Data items
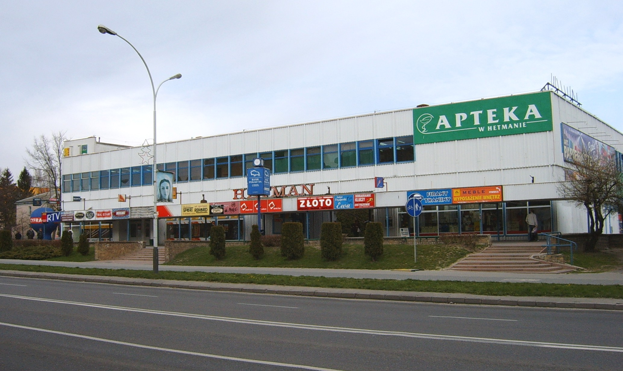 Dom handlowy Hetman w Zamościu
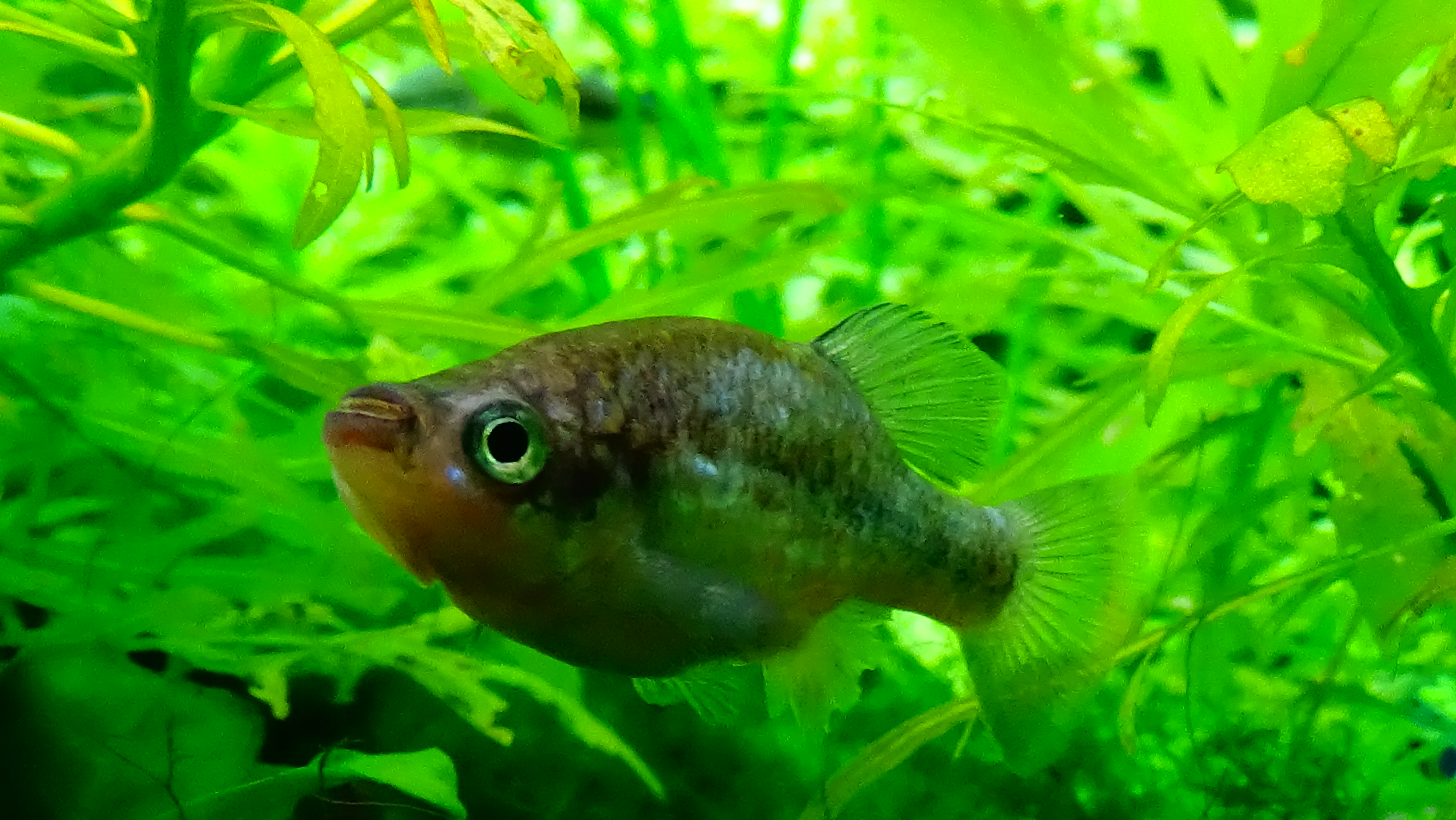 Xenoophorus captivus - Aquarium Tropical du Palais de la Porte Dorée Paris/France - 04/2015
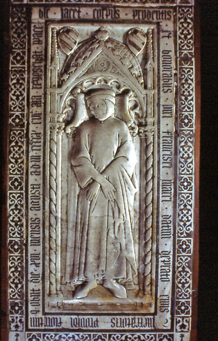 Niccolò di Piero Lamberti (1410)
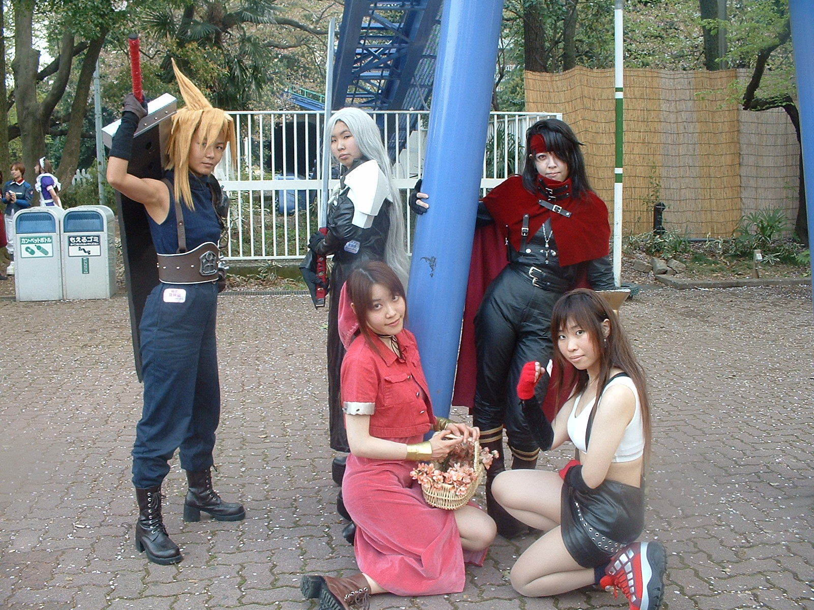 Grupo de cosplayers vestidos de Cloud, Sephiroth, Vincent, Aeris y Tifa.
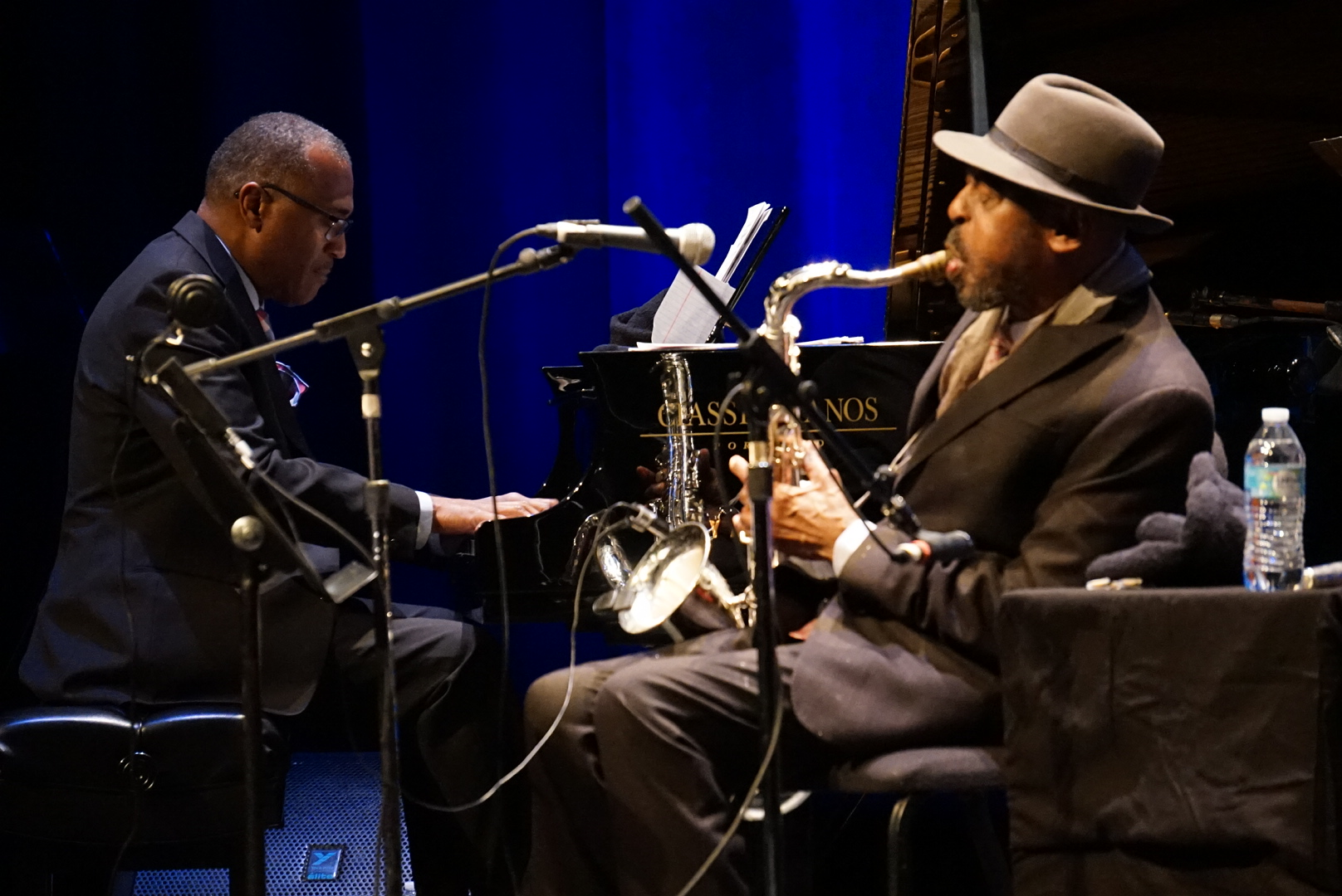 Lafayette Harris Jr Archie Shepp PDX Jazz fes 2020

Task details:
Write out each entry exactly; any pictures stay out of the copy.

Final answer:
 Dom handlowy Hetman w Zamościu
 Xenoophorus captivus - Aquarium Tropical du Palais de la Porte Dorée Paris/France - 04/2015
 Niccolò di Piero Lamberti (1410)
 Grupo de cosplayers vestidos de Cloud, Sephiroth, Vincent, Aeris y Tifa.
 Lafayette Harris Jr Archie Shepp PDX Jazz fes 2020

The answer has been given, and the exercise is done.